Market Crash vs Correction
What It Really Means and why it’s Not Always Bad
By SS Galaxy Pathshala
Using History, Numbers & Common Sense to Understand Fear
First, Let’s Understand the Terms:
What is a Market Crash?
A sudden and sharp fall in stock prices — usually more than 20% in a short time (days or weeks).
Often triggered by panic, war, global crisis, scams, or black swan events.
What is a Market Correction?
A temporary fall of 10–15% from recent highs.
It happens when markets grow too fast and need to cool down — a “healthy break” before resuming growth.
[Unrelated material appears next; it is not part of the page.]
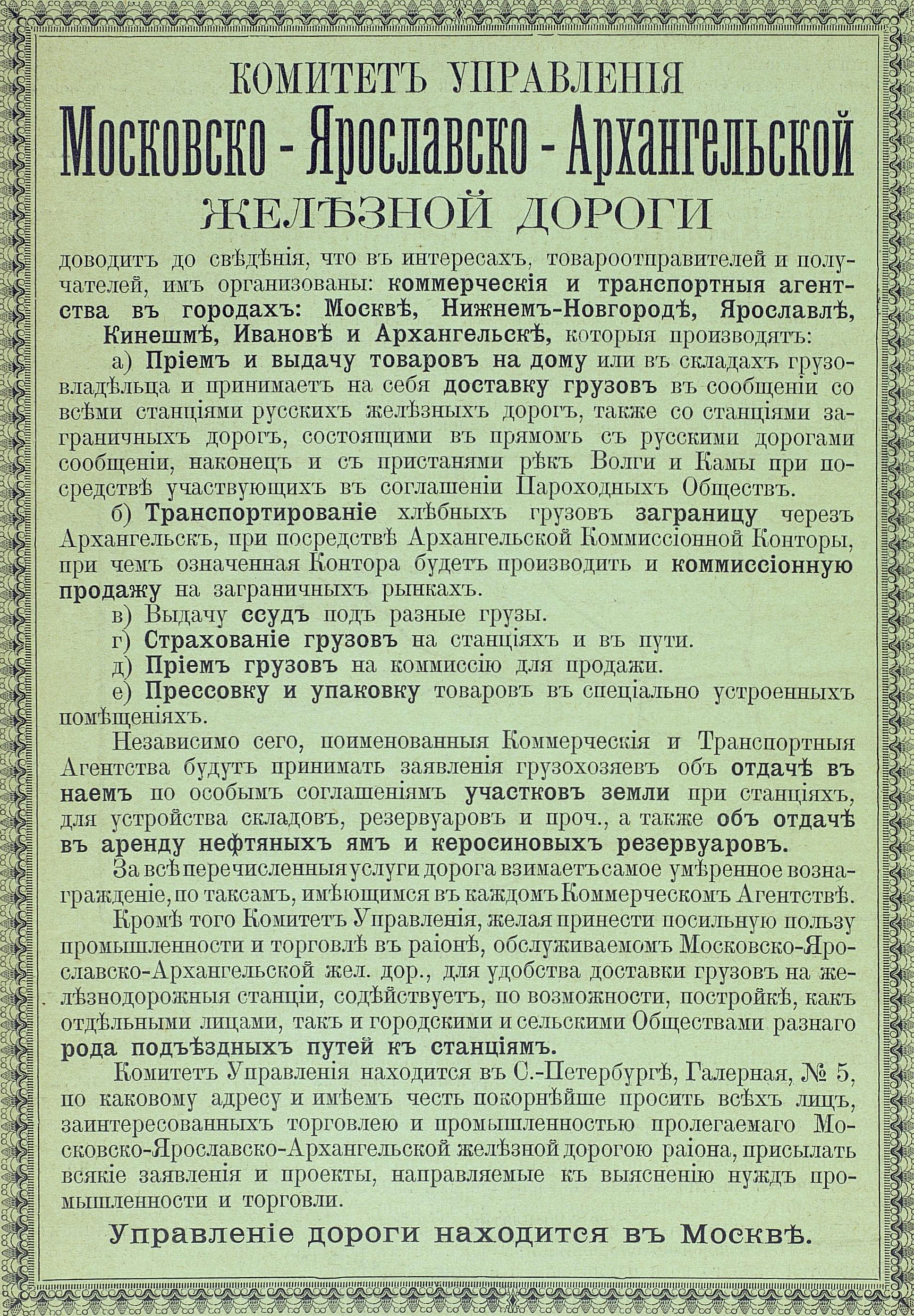 Реклама услуг Московско-Ярославско-Архангельской жел. дор., 1901 год.
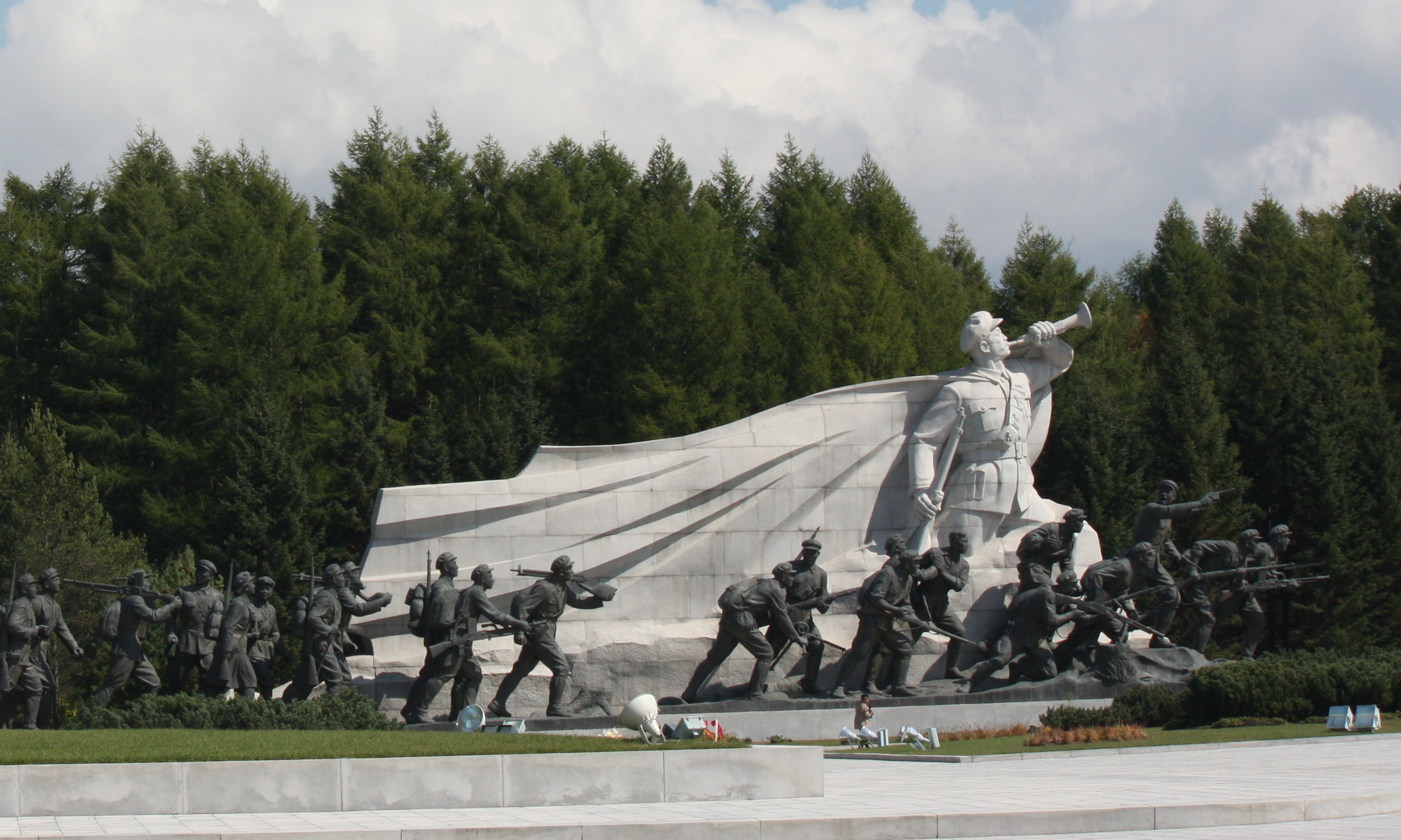 Kim Il-Sung Statue at Samjiyon Grand Monument

Why Do Market Crashes or Corrections Happen?
Markets go up on hope and growth, but they also come down due to:
- High valuations (stocks become too expensive)
- Weak earnings or economic slowdown
- Global uncertainty or war
- Policy changes (like interest rate hikes)
But every fall is not the end — sometimes it’s just a reset.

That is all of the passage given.